Wednesday, 31 January 2024: 11:30 AM
347/348 (The Baltimore Convention Center)
Nearly three weeks prior to the total solar eclipse on August 21, 2017, Maxar predicted that national clear-sky solar power production during the peak of the eclipse would be reduced to as low as ~12 gigawatts (GW), approximately 46% less than the typical potential generation of 22 GW. In the six years between 2017 and 2023, total installed solar capacity in the U.S. has more than doubled, and grid operators have become increasingly reliant on timely and accurate solar power forecasts to properly balance variable and dispatchable energy sources. Six months prior to the October 14, 2023, annular solar eclipse, Maxar estimated that clear-sky solar power production in the Electric Reliability Council of Texas (ERCOT) regional transmission organization (RTO) would be reduced by 87% during the peak of the solar eclipse, with a maximum ramp rate of 180 megawatts per minute.
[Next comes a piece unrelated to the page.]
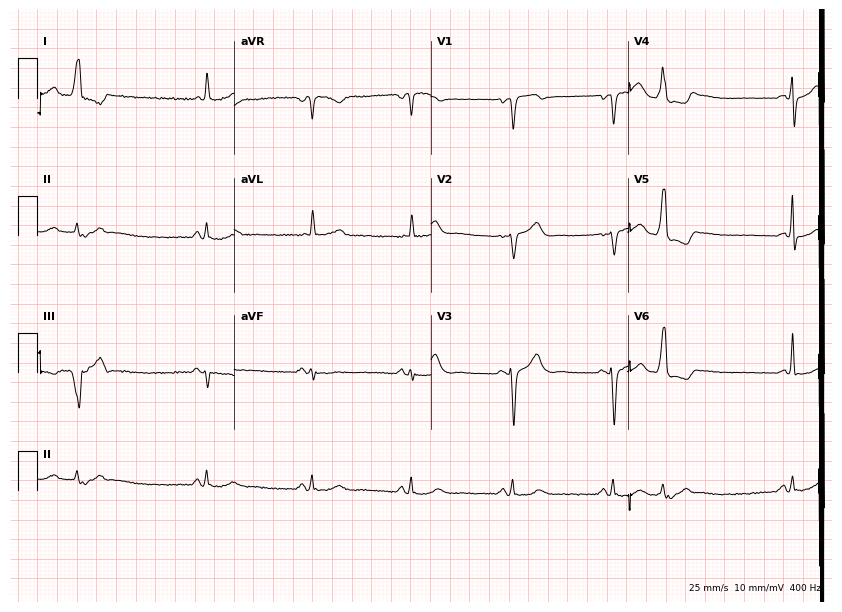
Resting 12-lead electrocardiogram. Patient: a female, 84 years old. None of these six findings is recorded: first-degree AV block, right bundle branch block, left bundle branch block, sinus bradycardia, atrial fibrillation, sinus tachycardia.

This presentation extends that clear-sky analysis of solar power production in Texas to include predictions of all-sky solar power production with and without the effects of the eclipse for seven U.S. RTOs. We will quantify the reduction in utility-scale solar power due to the eclipse in forecasts leading out 15-days, and present actual solar power reductions attributed to the eclipse and the forecast accuracy. Beyond the forecast and its accuracy, this presentation will also highlight the impact of this event on grid operations for ERCOT, an RTO with high solar penetration, and show the inherent value of physics-based solar forecasting systems for modeling infrequently observed events, which may be poorly predicted in purely machine-learning based models.